Ich will jetzt nicht an Otfried von Weißenburg und Gottfried von Straßburg erinnern, nicht an das Narrenschiff oder an jenen Gargantua, »überschröcklich lustig in einen teutschen Model vergossen« ... Die heutige Situation hat kaum noch etwas mit dieser Vergangenheit zu tun. Würde noch ein Elsässer nach Telgte geladen? Und wie Dürrenmatt in seinem Essay über Tomi Ungerer schreibt: »Sesenheim ist nirgendwo, denn Babylon ist überall«. Das Elsaß heute, was das Deutsche anbelangt: ein sprachliches Trümmerfeld. Trotzdem sind wir noch einige wenige (die letzten?), die in extremis versuchen, in dieser Sprache zu schreiben, und zwar ein anderes Deutsch. Zur Klarstellung füge ich hinzu: Das ist kein Kult des Ur- und Nur-Elsässischen, das hat nichts zu tun mit »Volkstum« oder irgendwelchem Irredentismus, das sind keine Rückblicke und Rückrufe! Wir Grenzvögel am wundesten Punkt der deutsch-französischen Grenze, wir haben ein geschärftes Erfahrungsvermögen; niemand braucht uns da zur Vigilanz zu ermahnen. Es geht um den Versuch einer Verwirklichung des »Geistigen Elsässertums«, so wie es zu Beginn des Jahrhunderts Schickele, seinen Freunden Stadler und Flake vorschwebte, im Sinne einer deutsch-französischen Vermittlungsmission des Elsaß, was allerdings der Zweisprachigkeit, der »Doppelkultur« bedarf. Die heutige politische Situation – die deutsch-französische Versöhnung in europäischer Perspektive – soll das endlich erlauben. Mein Freund André Weckmann (auch er soll hier genannt werden) entwarf das Programm einer »Bilingua-Zone« zu beiden Seiten der deutsch-französischen Grenze.
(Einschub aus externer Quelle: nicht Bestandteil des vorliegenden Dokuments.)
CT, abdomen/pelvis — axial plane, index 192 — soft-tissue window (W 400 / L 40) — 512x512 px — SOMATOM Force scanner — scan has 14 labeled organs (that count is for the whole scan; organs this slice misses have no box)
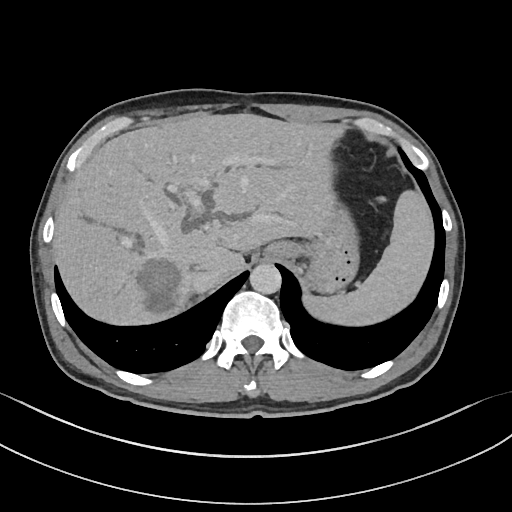

Box edges are left/top/right/bottom in pixels. 6 labeled organs on this slice — spleen at left=301, top=192, right=432, bottom=324; esophagus at left=262, top=242, right=289, bottom=259; aorta at left=249, top=263, right=281, bottom=294; inferior vena cava at left=190, top=267, right=217, bottom=292; liver at left=53, top=114, right=345, bottom=323; stomach at left=287, top=211, right=358, bottom=291.

In diesem Sinn verteidigen wir die bedrohte Mundart und Hochdeutsch als entsprechende Schrift- und Kommunikationssprache; in diesem Sinn (ich habe das schon erklärt und wiederhole es hier vor Ihnen) soll auch die Bundesrepublik keine Hemmungen haben, die deutsche Sprache im Elsaß zu fördern.

Ich glaube, daß ich somit das Wesentliche meines Wirkens in aller Kürze angedeutet habe; dies mag zur Vorstellung genügen. Soll ich meine literarischen Arbeiten aufzählen? Der Literaturwissenschaftler ist bekanntlich dem Vorwurf ausgesetzt, bloß »Kapellmeistermusik« zu schreiben (auch wenn er »komponierte«, bevor er »dirigierte«). Mundartgedichte als »Mülmüsik«, »Hàndschrift«, »Langue de plaisir«, »Exercice de Mémoire« (ich habe den Hebel-Preis dafür erhalten); zwei hochdeutsche Titel: Fremdsprache, bitter ironisch für die deutsche Sprache im Elsaß; Der Sprachlose, eine autobiographische Fiktion, – beide mit satirischen Zeichnungen von Tomi Ungerer; schließlich: Versuche einer »Triphonie« (Mundart, Hochdeutsch, Französisch) als elsässischer Beitrag zu einer Europhonie ...

Der »Sprachlose« dankt Ihnen für die Aufnahme in die Deutsche Akademie für Sprache und Dichtung.